As shown FIG. 6, the secondary coil 51 is formed of a metal pattern. In the embodiment, the secondary coil 51 is formed by punching a copper plate. In FIG. 6, the illustration of the second substrate 50 and the radiator plate 52 that are disposed above the secondary coil 51 is omitted for the sake of clarity of the secondary coil 51. As shown in FIG. 6, the secondary coil 51 that is wound in a single turn has a substantially C-shape and is connected at the opposite ends thereof to a secondary circuit 53. The secondary coil 51 is fixed to the second substrate 50 at an intermediate portion thereof by adhesive. An insulating sheet (not shown) is disposed between the first substrate 40 and the secondary coil 51.

As shown FIG. 7, the radiator plate 52 that is disposed on the side of the second substrate 50 that is opposite from the secondary coil 51, as shown in FIG. 2 is formed of a metal pattern having the substantially the same shape as the secondary coil 51. The radiator plate 52 has a straight portion 52A extending in a tangential relation to the C-shaped secondary coil 51 and is fixed to the aluminum case 30 at the straight portion 52A by a screw 56.

As shown in FIG. 3, the upper core 61 is disposed straddling the radiator plate 52 and pressed against the aluminum case 30 by the metal pressing plate 58 that is fixed to the aluminum case 30 by the screw 56.

The following will describe a process for making the insulated DC-DC converter 11. The enameled wire for the primary coil 41 is wound by means of a core bar which is used for winding the enameled wire in the desired numbers of turns in a substantially planar spiral shape and a jig having a pair of guide plates which are disposed perpendicularly to the core bar at a spaced distance that is slightly larger than the diameter of the enameled wire and between which the enameled wire is supported. The outer diameter of the core bar is the substantially same as the inner diameter of the primary coil 41. After the enameled wire has been wound for desired number of turns, the guide plates are removed and then the core bar is removed from the spiral wound enameled wire, with the result that the primary coil 41 is formed.

After the primary coil 41 is fixed at a portion thereof to the first substrate 40 at a predetermined position thereof by adhesive, the winding start 41A is connected through the substrate pattern 46 to the primary circuit (not shown) by the solder 44 and the winding end 41B is connected to the primary circuit by the solder 44. Thus, the primary coil 41 is connected to the primary circuit of the first substrate 40 without using any terminal or connector.

After the secondary coil 51 is fixed at a portion thereof to the second substrate 50 at a predetermined position thereof by adhesive, the secondary coil 51 is mounted on the second substrate 50 with the opposite ends of the secondary coil 51 connected to the secondary circuit 53 by soldering.
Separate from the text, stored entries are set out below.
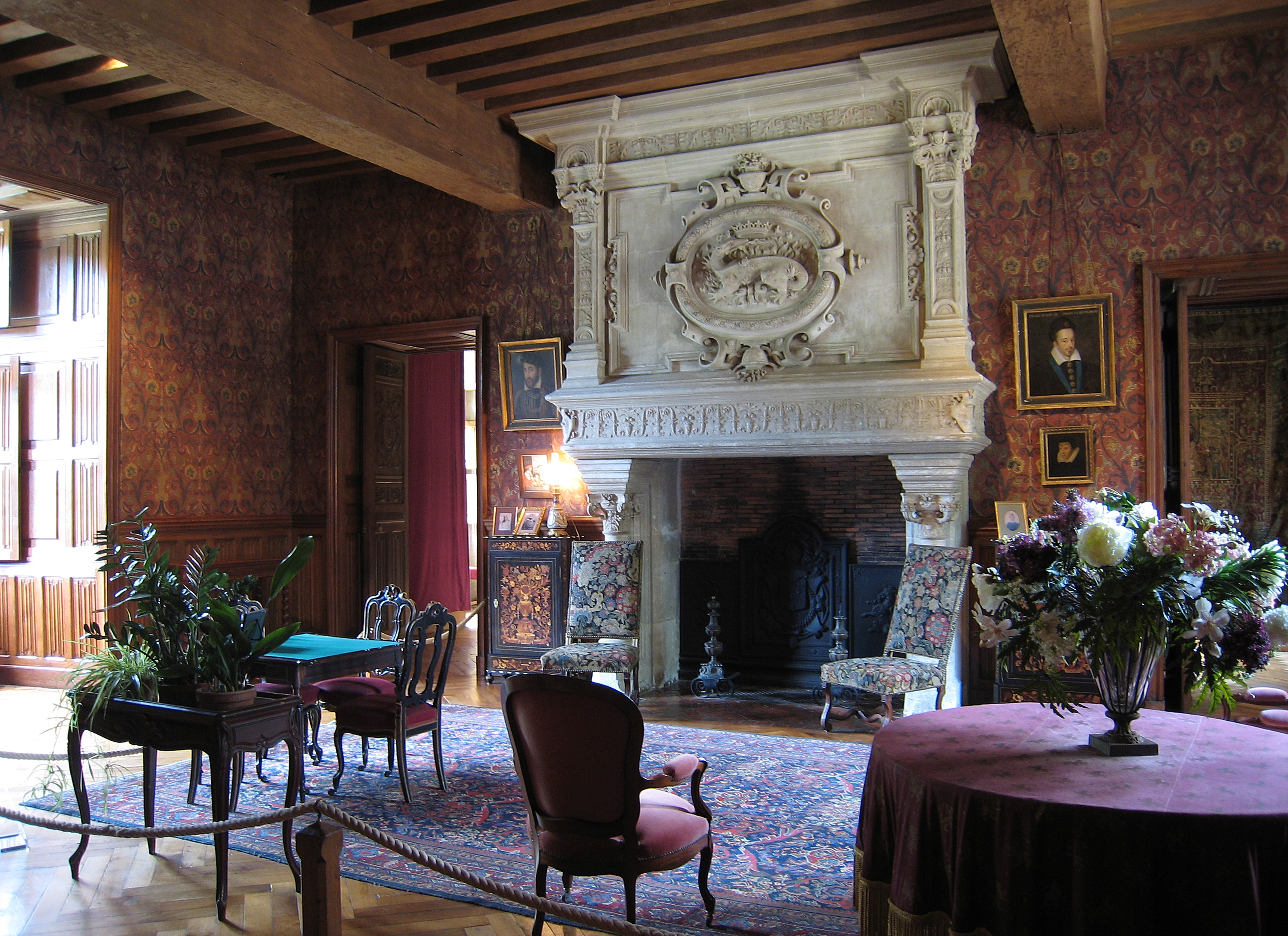 Salon Biencourt in the Château d'Azay-le-Rideau in the village of Azay le Rideau on the river Indre, Region Centre, Département Indre-et-Loire/France.
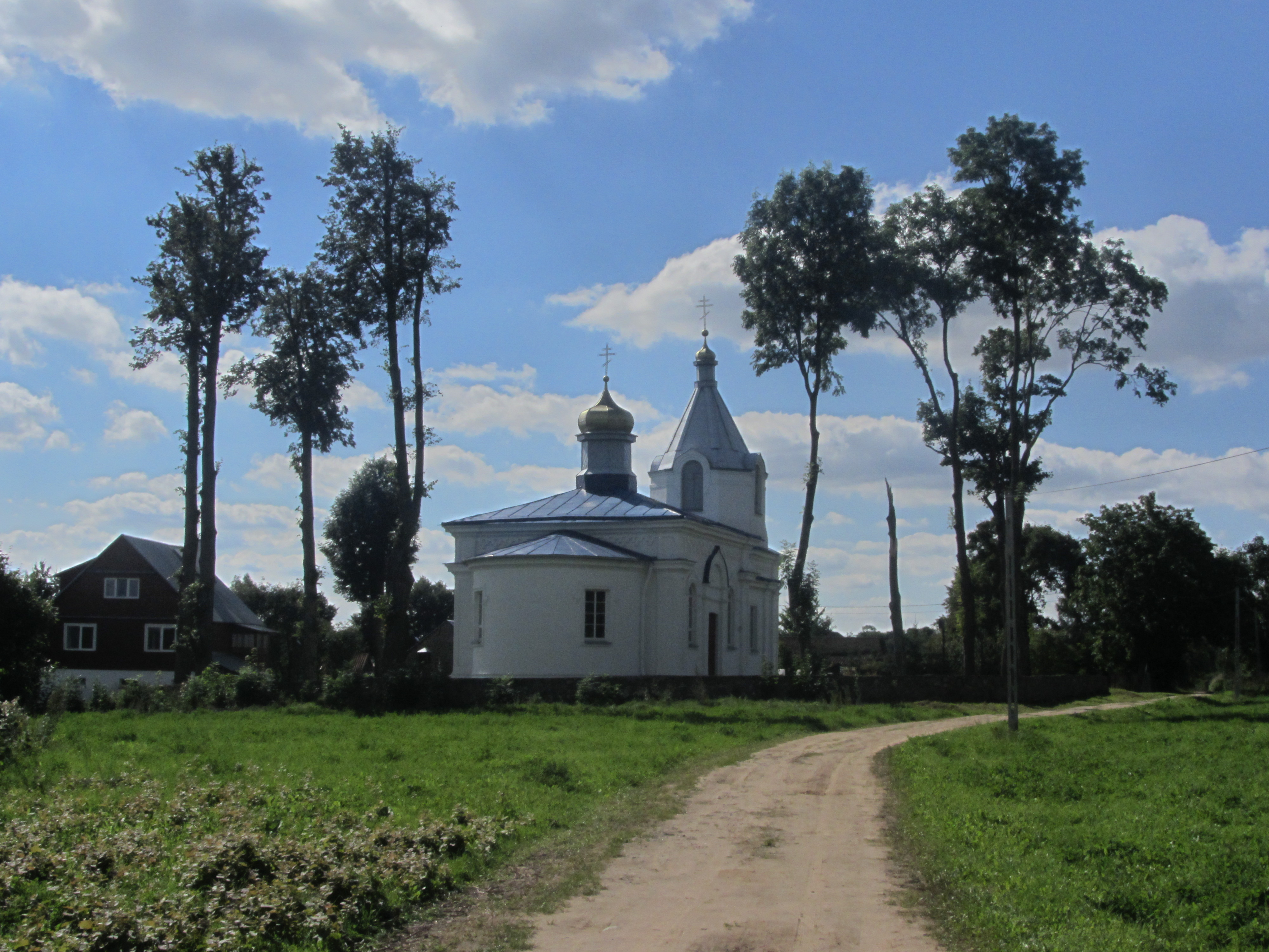 Topilec - zespół cerkwi prawosławnej: Cerkiew prawosławna parafialna p.w. św. Mikołaja (zabytek nr 368 z 23.10.1975)
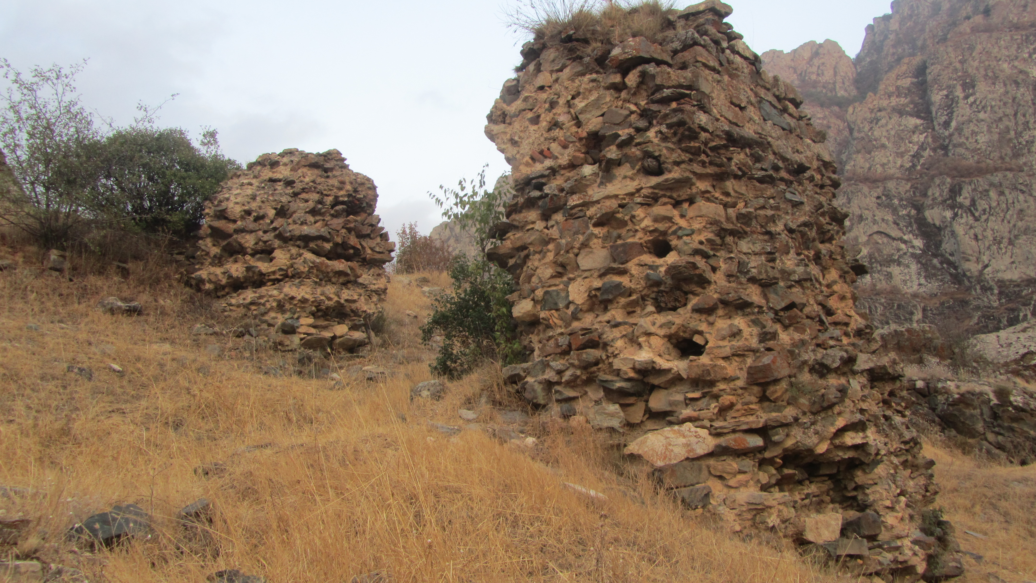 Ամրոց Բաղաբերդ (Դավիթ Բեկի բերդ) - Անդոկավան - քաղաքից ամ, Քաջա­րան տանող մայրուղուց ձախ, Ողջի գետի և նրա ձախ վտակ Գիրաթաղ գետակի միջև, բար­ձունքի վրա - Սյունիքի նշանավոր ամրոցներից էր, կիսավեր 13.1/1
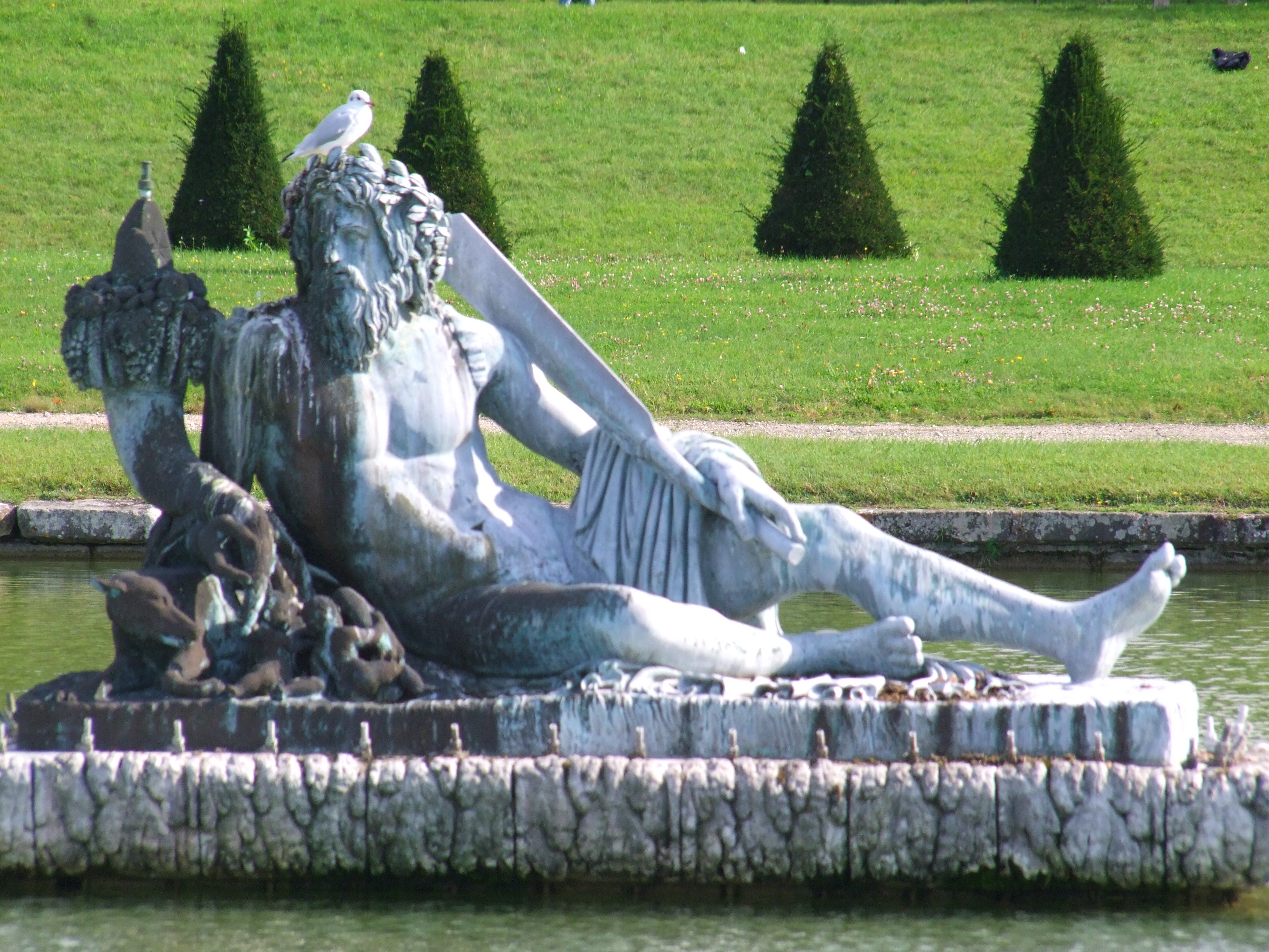 Jardin du Château de Fontainebleau .
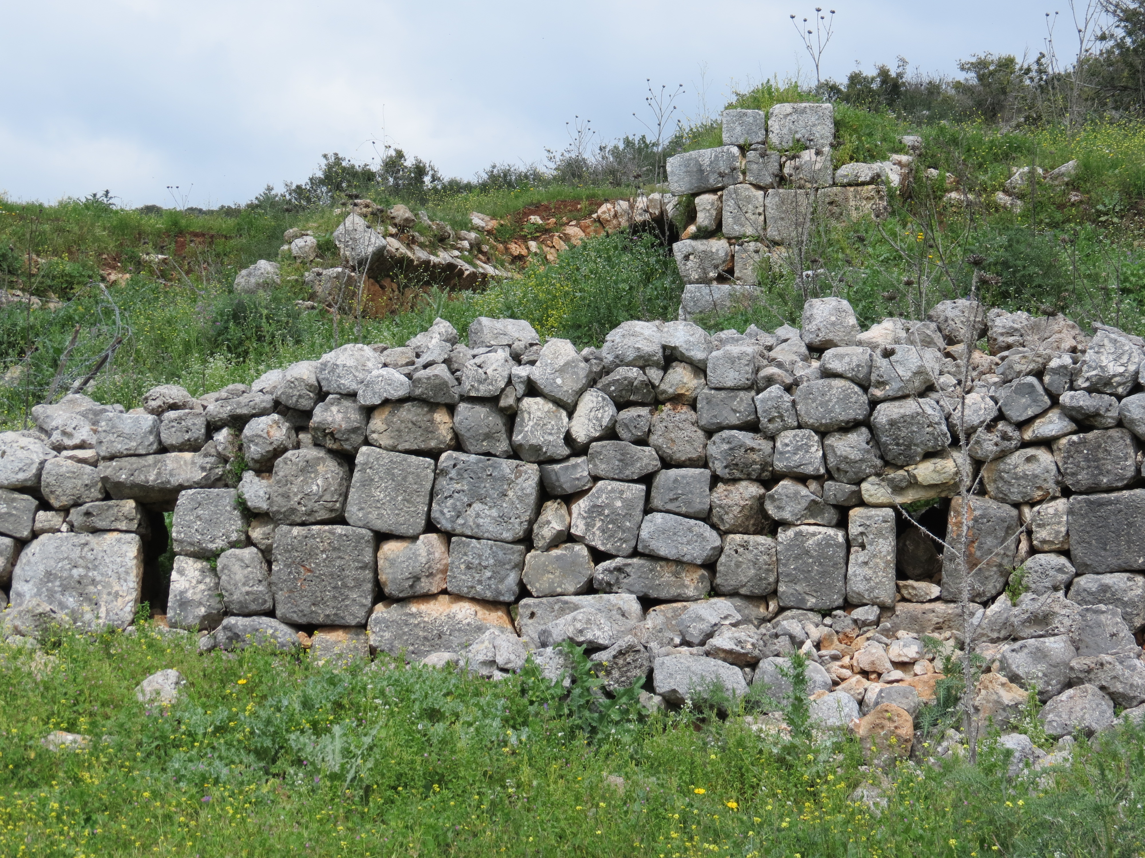 חורבת מחוז
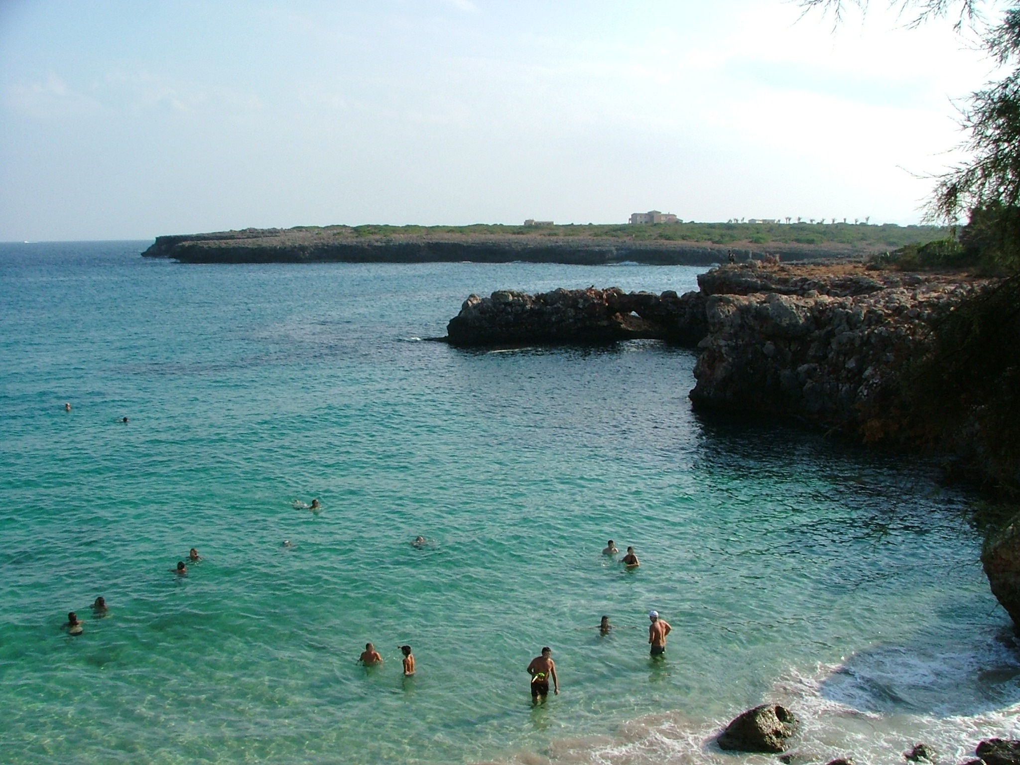 Cala Morlanda, Porto cristo, Mallorca, Spain
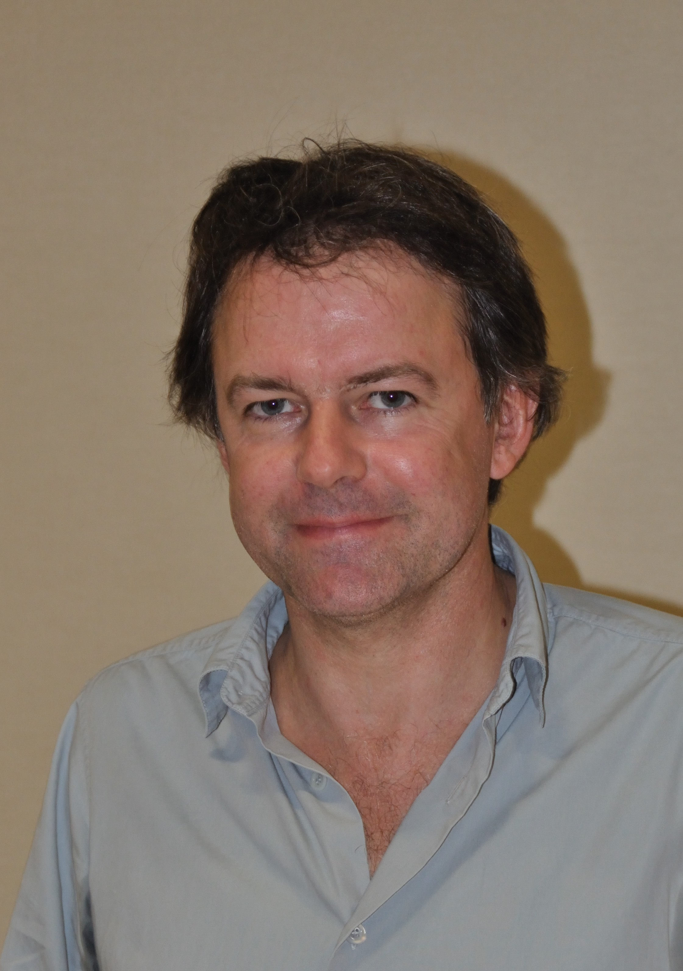 L'écrivain Yannick Haenel en octobre 2011.
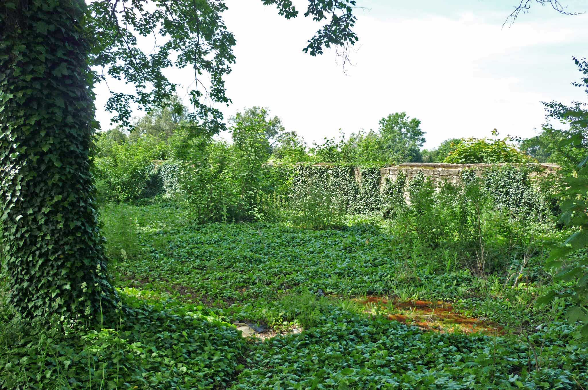 Ehemaliger Neuer Jüdischer Friedhof in Liebeschitz bei Saaz, angelegt 1897
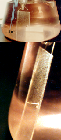 Bifofilm von Nitrosolobus spec.[1]

With the first substrate 40 on which the primary coil 41 is mounted and the second substrate 50 on which the secondary coil 51 is mounted prepared, the lower core 62 is disposed at a predetermined position in the accommodating space 31 of the aluminum case 30 with the opposite longitudinal ends of the lower core 62 set in contact with the accommodating space 31.

Next, with the insulating sheet 42 disposed at a predetermined position around the accommodating space 31, the primary coil 41 of the first substrate 40 is placed straddling the lower core 62 and the first substrate 40 is fixed to the aluminum case 30 by a screw (not shown).

After the insulating sheet 42 is disposed covering at least such parts as the solder 44 and the through hole 45 of the first substrate 40, and a portion of the substrate pattern 46 facing the secondary coil 51, the second substrate 50 is disposed at a predetermined position in which the secondary coil 51 faces the first substrate 40 and fixed to the aluminum case 30 by a screw.

Next, the radiator plate 52 is disposed above the second substrate 50 and fixed to the aluminum case 30 by the screw 56, thus the configuration shown in FIG. 7 being completed. Then, the upper core 61 is disposed so that its center magnetic leg portion 61A and the side magnetic leg portions 61B set in contact with the upper surface of the lower core 62. The metal pressing plate 58 is set above the upper core 61 and fixed to the aluminum case 30 by the screw 56 so that the upper core 61 and the lower core 62 are pressed and fixed to the aluminum case 30.

Thus, the transformer and its related parts in the insulated DC-DC converter are assembled.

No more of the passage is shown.